Попив чаю, я ушел, оставив щенку вдоволь пищи и воды, а когда вернулся, застал в доме полный бедлам. Щенок, это рахитичное, слабое созданьице, ухитрился все перевернуть вверх дном. Валялась на полу клеёнка, которую он стащил со стола, углы одеяла были исслюнявлены и изжеваны, в разных местах вперемежку с разбитой посудой лежали мои сапоги и унты, стулья были опрокинуты, но главное — везде виднелись щенячьи кучки и лужицы, все было размазано, все перепачкано.
— Ну ты и фрукт! — сказал я с веселым изумлением, оглядывая картину погрома.
Услышав мой голос, щенок прямо-таки взвился от радости, запрыгал, захлебнулся лаем. И хотя мне предстояла грандиозная приборка, я, видя такое проявление чувств, не мог сердиться. Но и забавлять щенка, как он этого явно хотел, тоже не мог. Нужно было первым делом навести в доме порядок.
Я принялся за работу, но через несколько минут понял, что моего квартиранта нужно каким-то образом изолировать, ибо он лез под руки и совал нос в каждую дырку.
— Иди-ка сюда, — сказал я, открывая дверцу шкафа.
Не ожидая подвоха, щенок с готовностью залез в шкаф, но, когда я закрыл дверцу, он заскребся, а потом залаял и завыл.
Я не обращал на это никакого внимания и продолжал драить полы, но лай и вой становились все громче и отчаяннее. Надо было выпускать арестанта, иначе он, чего доброго, мог сорвать голосовые связки. Но ограничить его свободу было просто необходимо, без этого приборка грозила затянуться до темной ночи.

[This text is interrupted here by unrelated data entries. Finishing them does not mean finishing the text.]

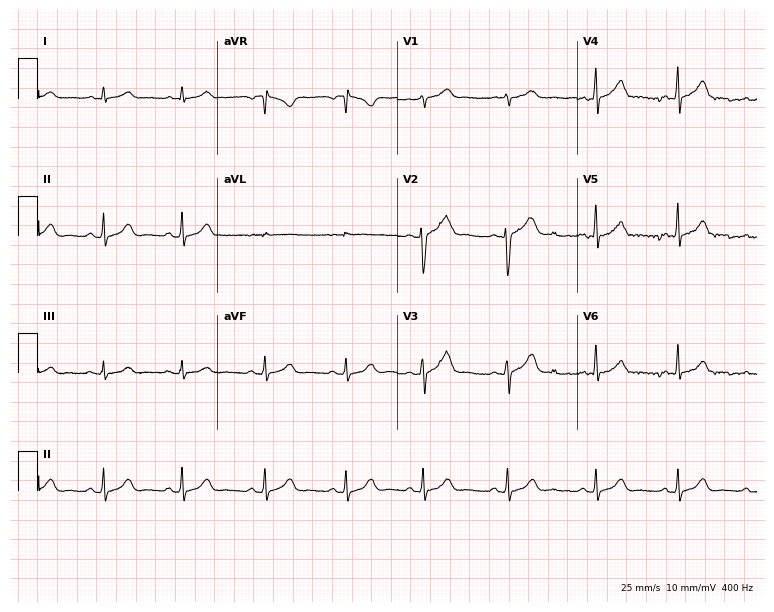
12-lead ECG from a 31-year-old female patient. Recorded interpretation: within normal limits.
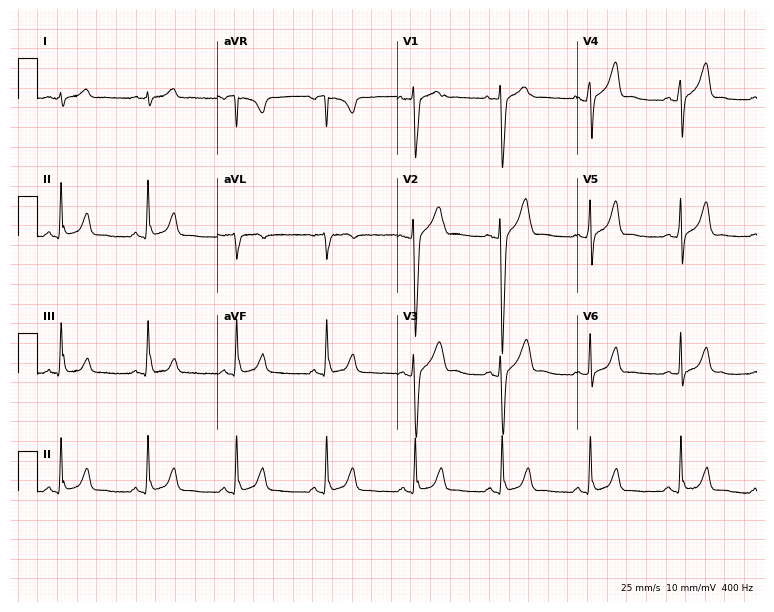
Electrocardiogram (7.3-second recording at 400 Hz), a male patient, 22 years old. Of the six screened findings (first-degree AV block, right bundle branch block, left bundle branch block, sinus bradycardia, atrial fibrillation, sinus tachycardia), none is recorded. Other findings, if any, are not listed.
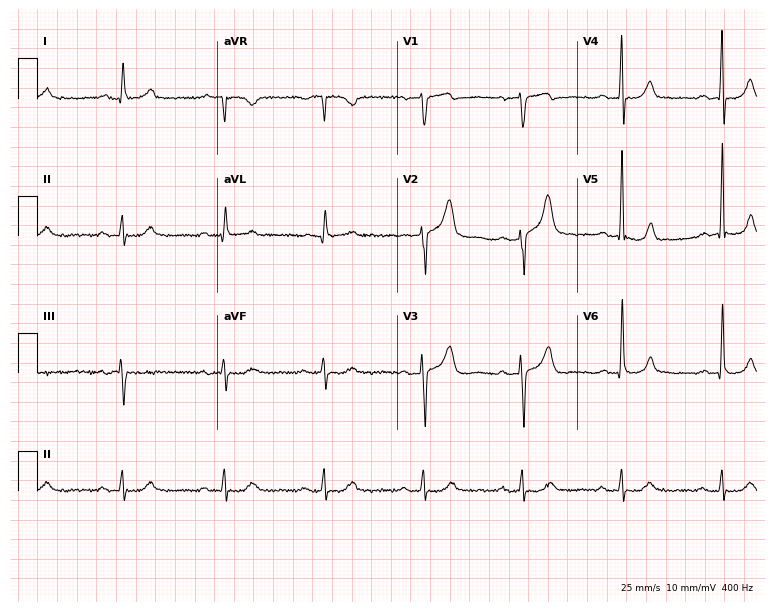
Electrocardiogram (7.3-second recording at 400 Hz), a man, 73 years old. Of the six screened findings (first-degree AV block, right bundle branch block, left bundle branch block, sinus bradycardia, atrial fibrillation, sinus tachycardia), none is recorded.
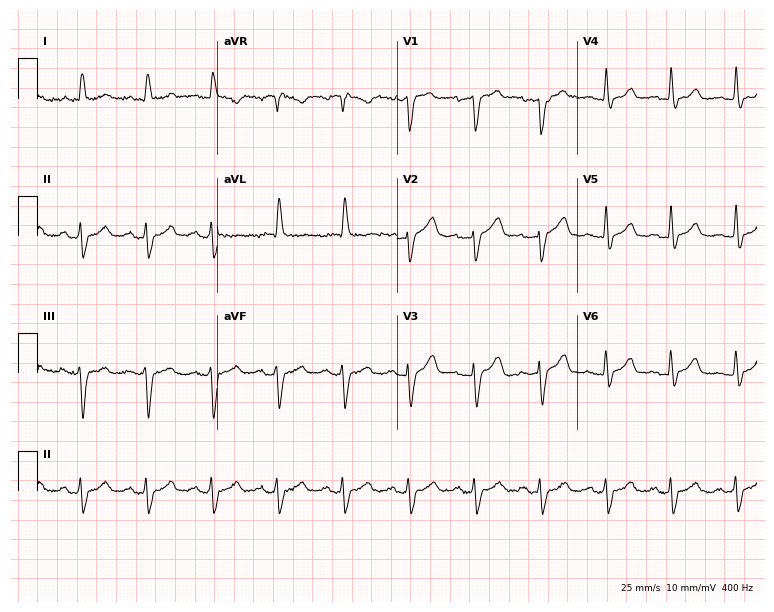
12-lead ECG from a 71-year-old male patient (7.3-second recording at 400 Hz). No first-degree AV block, right bundle branch block (RBBB), left bundle branch block (LBBB), sinus bradycardia, atrial fibrillation (AF) or sinus tachycardia recorded for this tracing. Other findings, if any, are not listed.

Сначала я хотел привязать щенка, но потом вспомнил, что в коридоре валяется ящик из-под макарон, который можно использовать в качестве конуры. Ящик — не шкаф, верхней крышки у него нет, и щенку будет в нем не так страшно, как в темном шкафу.
Сказано — сделано. Я принес ящик и посадил туда щенка. Сначала он вроде успокоился, стал с любопытством обнюхивать углы ящика, а стоило мне отойти, как он тут же захотел выбраться наружу. Но ящик был высоким, у щенка не хватало сноровки выпрыгнуть из него. Единственное, что ему удалось, — встать на задние лапы и в таком положении наблюдать за моими действиями. Меня это вполне устраивало: пока щенок видел меня, он вел себя смирно, и я мог без помех заниматься уборкой. Но скоро щенок устал стоять в неудобной для него позе, и тогда из ящика послышался громкий, жалобный скулеж. Пришлось делать перекур и успокаивать щенка.
Приборку я закончил с грехом пополам, а ночь опять провел на стульях. Днем, забежав на минутку к Кулакову, я рассказал ему о своих мытарствах.
— А ты как думал! — засмеялся он. — Теперь терпи. К месту ты его, конечно, приучай, но не вздумай бить, испортишь пса на всю жизнь. Трусом вырастет.
— И долго терпеть? — спросил я, представив, что и завтра, и послезавтра, и еще неизвестно сколько буду заниматься одним и тем же — подтирать щенячьи лужицы и скоблить полы.
— Месяц как минимум. Щенок — не котенок. Кошки те быстро привыкают к месту, а собаке повзрослеть надо.
И потянулись однообразные вечера. Приходя домой, я первым делом грел воду и потом часа два мыл, подтирал, проветривал. Затея с ящиком сильно облегчала дело, тем более что я придумал новшество — прорезал в стенках ящика по оконцу, так что теперь щенку не требовалось вставать на задние лапы, чтобы видеть, где я и чем занимаюсь. А это, как оказалось, было для него очень важно: пока я находился в поле его зрения, он вел себя пристойно, лишь переходя по мере надобности от одного окошечка к другому. А я тем временем без помех орудовал шваброй.
И все-таки однажды я сорвался.
Днем была тяжелая поездка, я вымок и устал, а дома увидел все ту же картину непотребства и разрушения. Но доконало меня другое: не успел я раздеться, как щенок, то ли по естественному желанию, то ли от радости, что я вернулся, присел и сделал лужицу, поглядывая на меня безмятежно и невинно.
— Ах ты поросенок! — в сердцах сказал я. — Вон же стоит песок, а ты свинячишь на пол! — И, не отдавая отчета в том, что делаю, взял щенка за шиворот и ткнул его носом в лужицу.
Боже, что тут началось! Взвизгнув, щенок с такой силой рванулся из моих рук, что я не удержал его и он опрометью бросился под кровать и затих там. Я опомнился, и мне стало так стыдно, что хоть проваливайся сквозь землю.